Y and Z; but the copy of said amended answer which counsel for the appellee received from the
appellant by ordinary mail (Exhibit EE of the investigation) contains only seven pages and the said
quotations were purposely deleted therefrom. It was precisely those quotations from the transcript of
the stenographic notes that this Court relied on in rendering the decision in favor of the appellant. In
said amended answer filed in this Court the appellant further adduced the following argument:

Es no solo infundada sino que esta basada en y sobre hechos deliberadamente


tergiversados la alegacion del demandado-apelado en su escrito de replica (pags. 3-4) y
mocion de reconsideracion (pag. 5), de fecha 2 y 4 de noviembre de 1938 respectivamente,
presentados de archivada la contestacion a la peticion de fecha 29 de septiembre de 1938,
asi como en su alegato (pags. 42-43), de que en el informe del demandante-apelante
sometido al Juzgado inferior invariablemente es descrito el Exhibit V-1 como un
simple documento de exclusion sin hacerse mencion de "cesion de terrenos como garantia
de deuda." El informe aludido, copia cerficada del cual se acompaña y se hace parte
integrante de esta contestacion enmendada, en sus paginas 19 y 34, citadas en dichos
escrito de replica y mocion de reconsideracion, en relacion con el Exhibit V-1, dice asi:

Pagina 19 —

"Exhibit V-1 Escritura de exclusion de las dos porciones objeto de tercerias de Juan
y Pedro Salvador, y cesion de dos parcelas de terreno a Felipe Juyco como garantia
de la deuda de P18,000 de Pedro de Leon, otorgada el 15 de noviembre de 1934;"

Pagina 34 —

"Y es que la conducta del demandado en todo encuentra explicacion en el


documento (Exh. V-1), otorgado el 15 noviembre de 1934, a raiz del endoso al
demandante de las tercerias (Exhs. U-1 al W-4, W-6 y W-7) para que dispusiera de
las mismas especialmente las tercerias de Juan y Pedro Salvador (Exhs. W-6 y W-7)
que fueron estimadas, excluyendose de la parcela 1 (Lote No. 1, plano Psu-15521)
en litigio las porciones, de 22 hectareas de superficie, a que se contraen, siendo
el Exhibit V-1 la prueba inequivoca del convenio del convenio encurbierto en la
escritura de cesion (Exh. Q); y, por ultimo, el demandante ayudo al sheriff en la
preparacion del certificado de venta (Exh. Y) porque este funcionario no sabia como
excluir tales porciones." (Pages 7-8.)

That argument was also omitted from the copy he served on counsel for the appellee.

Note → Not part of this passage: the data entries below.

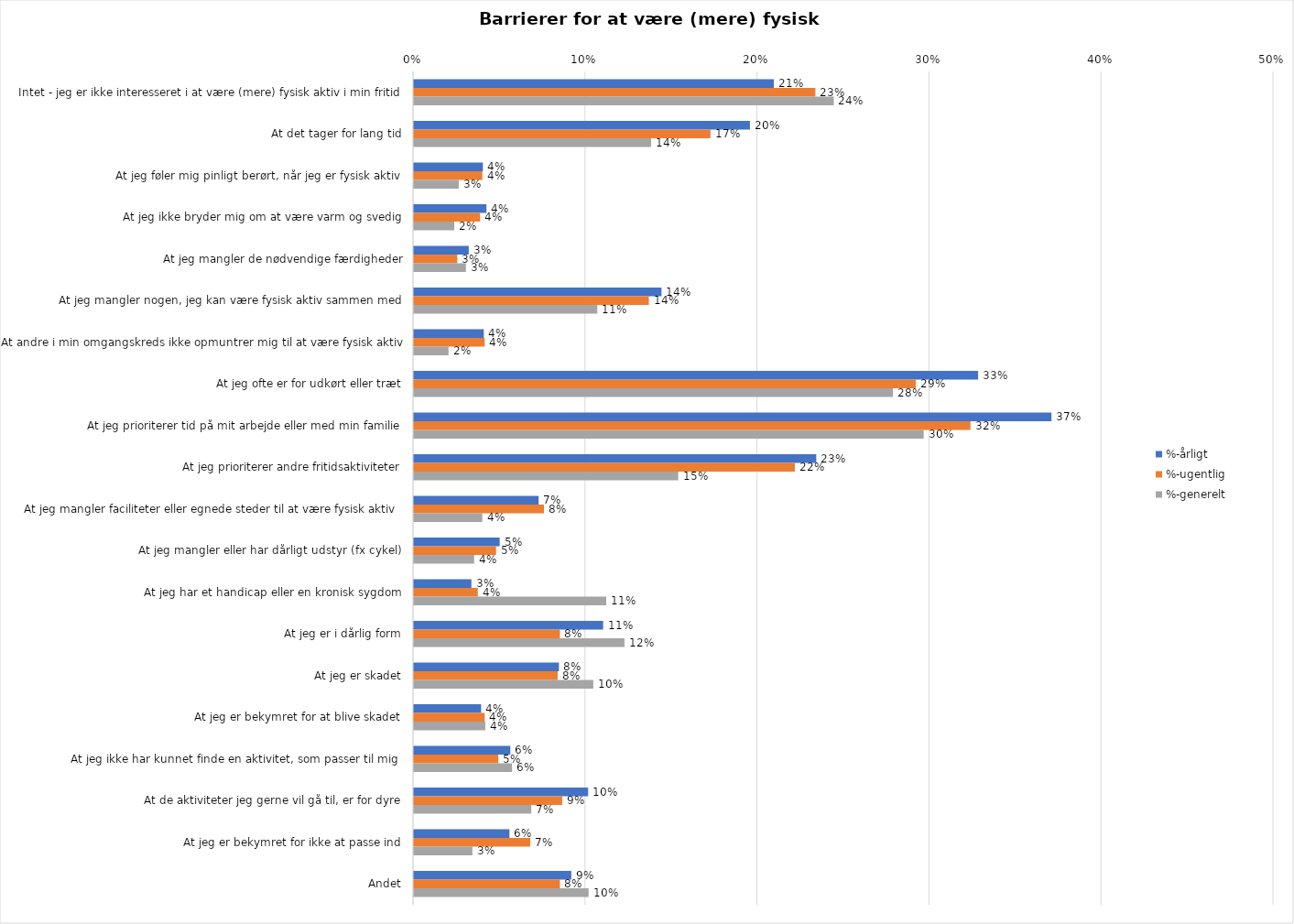
| Category | %-årligt | %-ugentlig | %-generelt |
|---|---|---|---|
| Intet - jeg er ikke interesseret i at være (mere) fysisk aktiv i min fritid | 0.209 | 0.233 | 0.244 |
| At det tager for lang tid | 0.195 | 0.172 | 0.138 |
| At jeg føler mig pinligt berørt, når jeg er fysisk aktiv | 0.04 | 0.04 | 0.026 |
| At jeg ikke bryder mig om at være varm og svedig | 0.042 | 0.038 | 0.023 |
| At jeg mangler de nødvendige færdigheder | 0.032 | 0.025 | 0.03 |
| At jeg mangler nogen, jeg kan være fysisk aktiv sammen med | 0.144 | 0.137 | 0.107 |
| At andre i min omgangskreds ikke opmuntrer mig til at være fysisk aktiv | 0.041 | 0.041 | 0.02 |
| At jeg ofte er for udkørt eller træt | 0.328 | 0.292 | 0.279 |
| At jeg prioriterer tid på mit arbejde eller med min familie | 0.371 | 0.324 | 0.296 |
| At jeg prioriterer andre fritidsaktiviteter | 0.234 | 0.221 | 0.154 |
| At jeg mangler faciliteter eller egnede steder til at være fysisk aktiv  | 0.072 | 0.076 | 0.04 |
| At jeg mangler eller har dårligt udstyr (fx cykel) | 0.05 | 0.048 | 0.035 |
| At jeg har et handicap eller en kronisk sygdom | 0.033 | 0.037 | 0.112 |
| At jeg er i dårlig form | 0.11 | 0.085 | 0.122 |
| At jeg er skadet | 0.084 | 0.084 | 0.104 |
| At jeg er bekymret for at blive skadet | 0.039 | 0.041 | 0.041 |
| At jeg ikke har kunnet finde en aktivitet, som passer til mig  | 0.056 | 0.049 | 0.057 |
| At de aktiviteter jeg gerne vil gå til, er for dyre | 0.101 | 0.086 | 0.068 |
| At jeg er bekymret for ikke at passe ind | 0.056 | 0.068 | 0.034 |
| Andet | 0.092 | 0.085 | 0.102 |
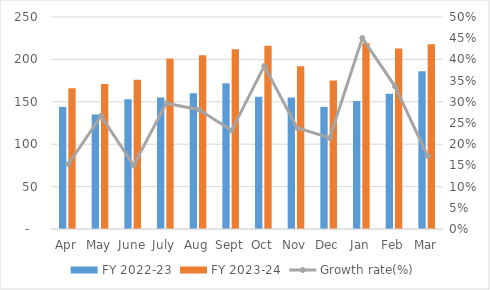
| Category | FY 2022-23 | FY 2023-24 |
|---|---|---|
| Apr | 144 | 166 |
| May | 135 | 171 |
| June | 153 | 176 |
| July | 155 | 201 |
| Aug | 160 | 205 |
| Sept | 172 | 212 |
| Oct | 156 | 216 |
| Nov | 155 | 192 |
| Dec | 144.048 | 175 |
| Jan | 151 | 219 |
| Feb | 159.377 | 213 |
| Mar | 186 | 218 |
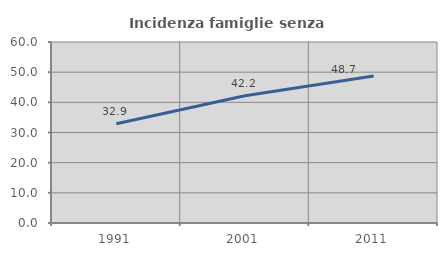
| Category | Incidenza famiglie senza nuclei |
|---|---|
| 1991.0 | 32.911 |
| 2001.0 | 42.195 |
| 2011.0 | 48.702 |
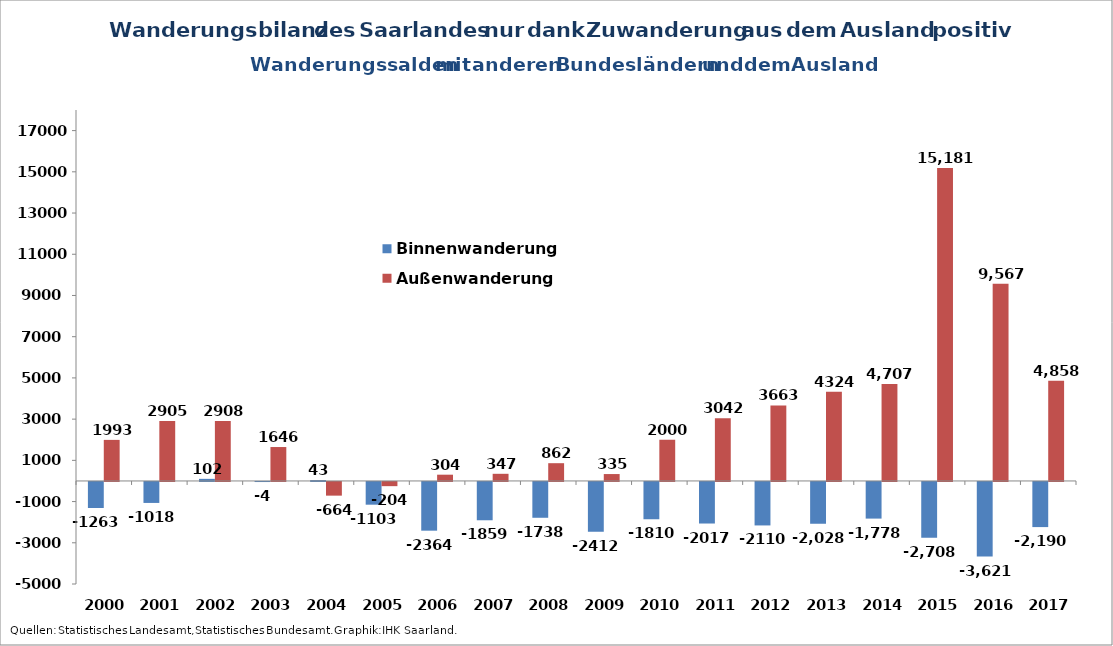
| Category | Binnenwanderung | Außenwanderung |
|---|---|---|
| 2000.0 | -1263 | 1993 |
| 2001.0 | -1018 | 2905 |
| 2002.0 | 102 | 2908 |
| 2003.0 | -4 | 1646 |
| 2004.0 | 43 | -664 |
| 2005.0 | -1103 | -204 |
| 2006.0 | -2364 | 304 |
| 2007.0 | -1859 | 347 |
| 2008.0 | -1738 | 862 |
| 2009.0 | -2412 | 335 |
| 2010.0 | -1810 | 2000 |
| 2011.0 | -2017 | 3042 |
| 2012.0 | -2110 | 3663 |
| 2013.0 | -2028 | 4324 |
| 2014.0 | -1778 | 4707 |
| 2015.0 | -2708 | 15181 |
| 2016.0 | -3621 | 9567 |
| 2017.0 | -2190 | 4858 |

Pages 19 and 34 of the memorandum quoted by the appellant in his said amended answer appear
to have been falsified, as shown by the copy of said memorandum (Exhibit DD of the investigation)
which had been duly served on counsel for the appellee and preserved by the latter. The copy of the
memorandum served on counsel for the appellee contains the following allusions to Exhibit V-1:

Page 19 —

Exhibit V-1, Escritura de exclusion de las dos porciones objeto de terceria de Juan y
Pedro Salvador otorgado por Felipe Juyco el 15 de noviembre de 1934;

Page 34 —

La misma conducta del demandado endosando al demandante las tercerias que se


presentaron (Exhs. W, W-1 al W-7) para que se dispusiera de las mismas, indica
claramente que Felipe Juyco no se consideraba entonces dueño verdadero de los
terrenos en cuestion, especialmente las tercerias de Juan y Pedro Salvador que
fueron estimadas por el demandante, consistiendo en que se excluyeran de los
terrenos en litigio las porciones, de 22 hectareas de superficie, a que se contraen las
citadas tercerias (Vease escritura de exclusion, Exh. V-1); y, por ultimo el
demandante ayudo al sheriff en la preparacion del certificado de venta (Exh. V)
porque este funcionario no sabia como excluir tales porciones (fols. 54-55, n. t..).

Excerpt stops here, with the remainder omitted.